- What you will do
Pictures stay out, but every line of the data is copied exactly.

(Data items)
§ §

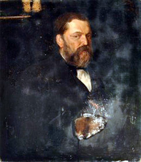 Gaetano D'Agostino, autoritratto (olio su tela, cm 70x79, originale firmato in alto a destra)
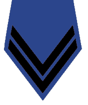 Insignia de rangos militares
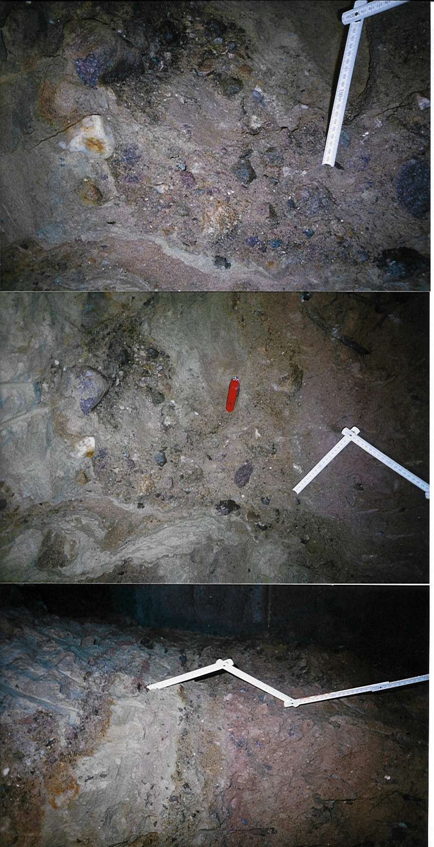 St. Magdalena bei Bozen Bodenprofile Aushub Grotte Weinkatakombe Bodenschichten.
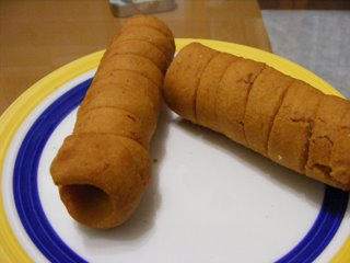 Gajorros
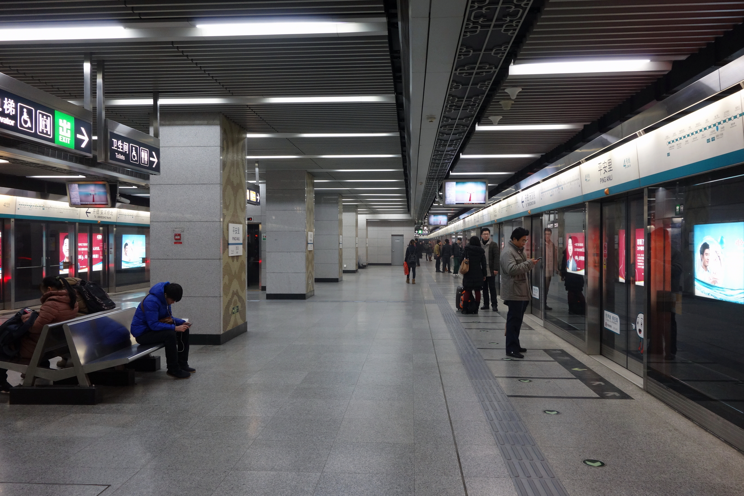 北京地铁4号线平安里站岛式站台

§ §

- Task result
 Gaetano D'Agostino, autoritratto (olio su tela, cm 70x79, originale firmato in alto a destra)
 Insignia de rangos militares
 St. Magdalena bei Bozen Bodenprofile Aushub Grotte Weinkatakombe Bodenschichten.
 Gajorros
 北京地铁4号线平安里站岛式站台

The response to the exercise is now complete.